Zomerrecept: Frambozensiroop
Bij frambozen is het contrast tussen de plant en de vrucht wonderlijk groot. In de tuin is het een woeste groeier die, als je hem de kans geeft, overal de kop opsteekt. Zelfs de nauwe voeg tussen het straatwerk van het terras biedt voldoende ruimte voor het opschieten van nieuwe, stekelige loten. Droge periodes, stormen en ander ongemak: de framboos groeit onverstoorbaar verder.
Maar dan de vruchten. Eigenlijk past daar maar één typering bij: delicaat. Ze smaken en ze ruiken heerlijk: een beetje zoet en tegelijk fris. Maar het is een kunst om ze plukken zonder ze te kneuzen of te beschadigen. Zodra ze rijp zijn, moet je ze gelijk oogsten. Anders verschrompelen ze tot onooglijke grauwe propjes. Eenmaal geoogst moet je ze liefst zo snel mogelijk opeten. De prinses op de erwt van het zachte fruit: dat is de framboos.

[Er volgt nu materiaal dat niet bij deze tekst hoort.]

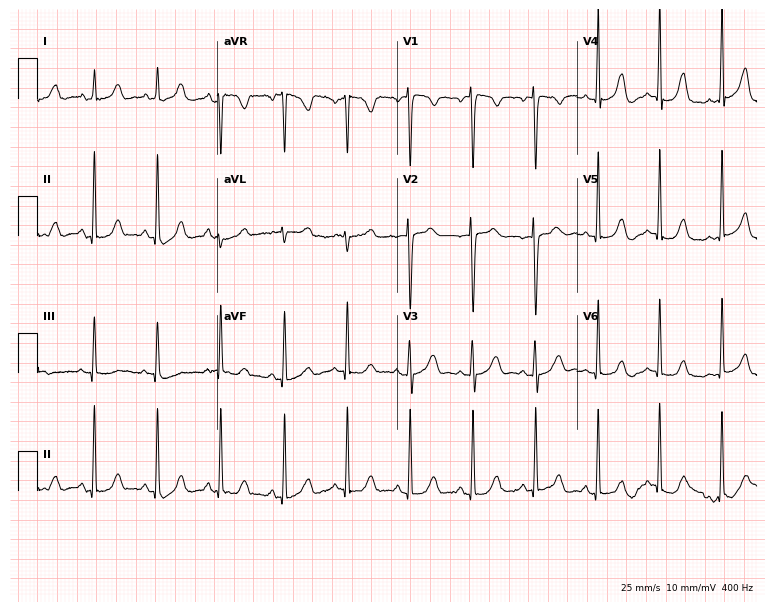
ECG — a woman, 34 years old. Labelled as a normal ECG.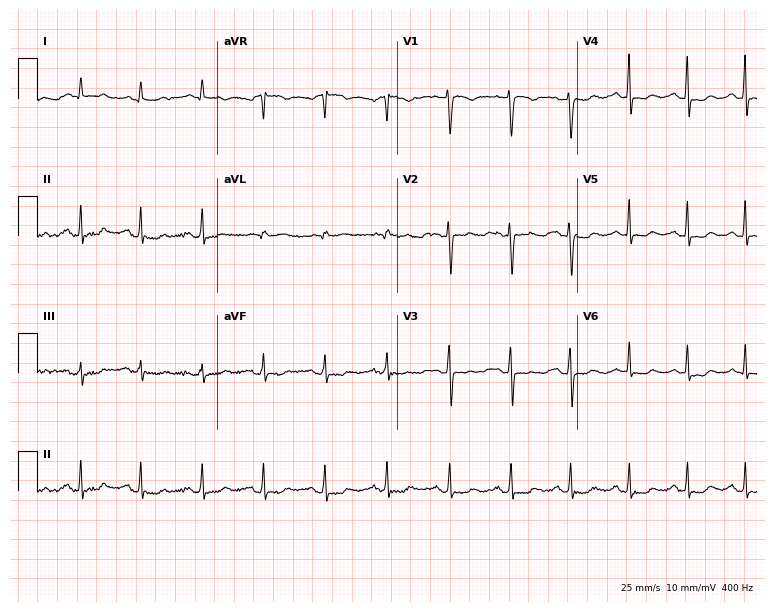
Resting 12-lead electrocardiogram. Patient: a 39-year-old female. Read as a normal ECG.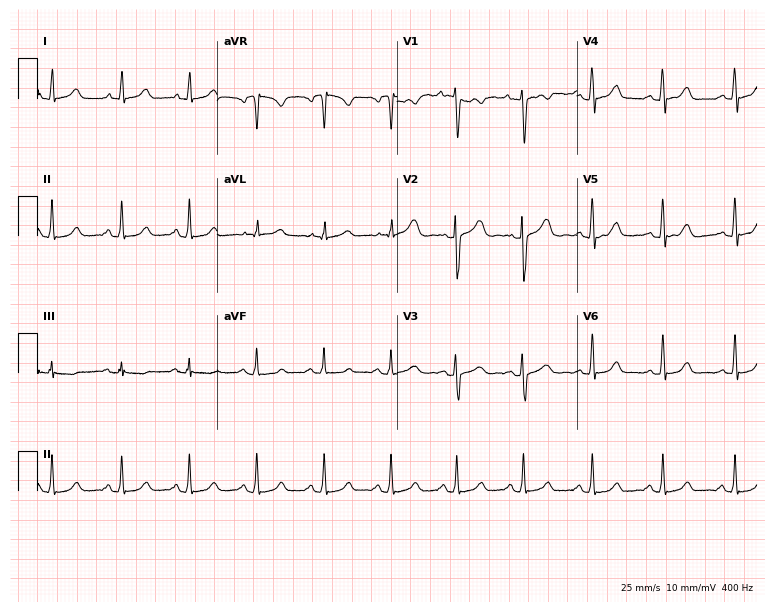
Resting 12-lead electrocardiogram (7.3-second recording at 400 Hz). Patient: a woman, 25 years old. Read as a normal ECG.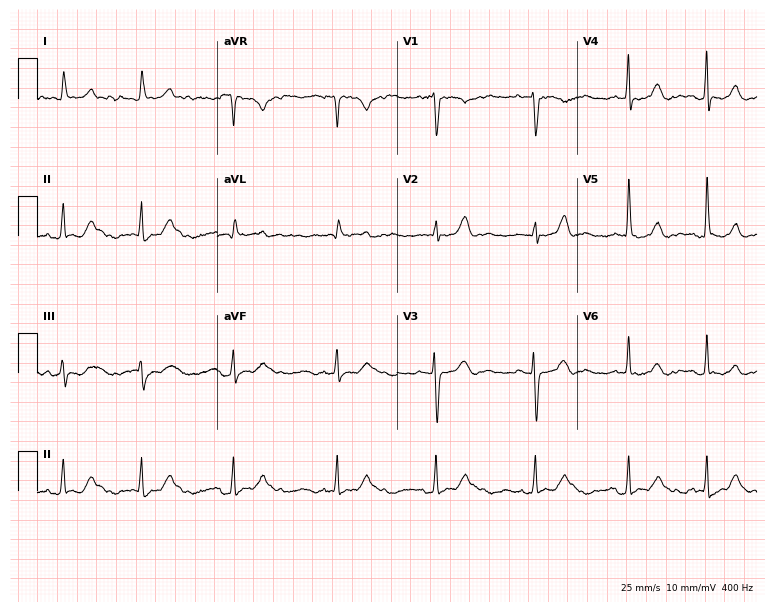
Standard 12-lead ECG recorded from a 69-year-old woman. None of these six findings is recorded: first-degree AV block, right bundle branch block, left bundle branch block, sinus bradycardia, atrial fibrillation, sinus tachycardia.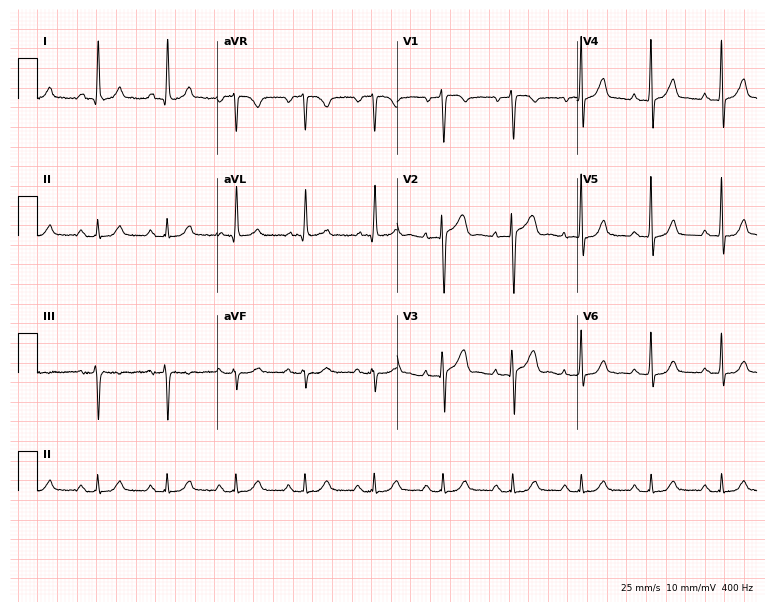
12-lead ECG from a male patient, 60 years old (7.3-second recording at 400 Hz). No first-degree AV block, right bundle branch block (RBBB), left bundle branch block (LBBB), sinus bradycardia, atrial fibrillation (AF) or sinus tachycardia recorded for this tracing.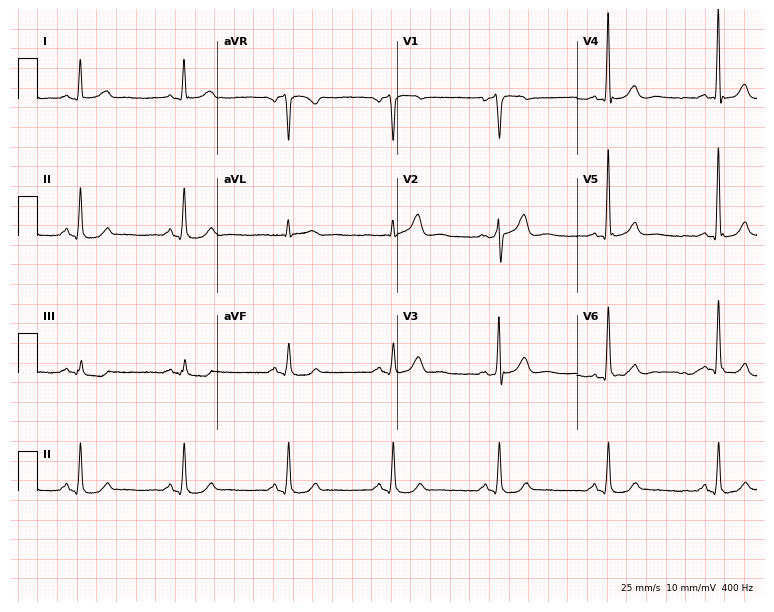
12-lead ECG from a man, 66 years old. Screened for six findings — first-degree AV block, right bundle branch block, left bundle branch block, sinus bradycardia, atrial fibrillation, sinus tachycardia — none is recorded.

Juist omdat de vruchtjes zo kwetsbaar zijn, is een frambozenstruik in de tuin een dankbaar bezit. Verser dan rechtstreeks van de plant vind je ze nergens. Zo smaken ze misschien ook wel het lekkerst: elke dag een handje, mooi rijp en nog een beetje warm van de zon. Op het hoogtepunt van de oogst, toen de productie niet bij te eten was, maakte ik er een niet-zoete fruitige limonadesiroop van. Wie geen frambozenstruik in de tuin heeft staan, kan ook frambozen uit de diepvries gebruiken.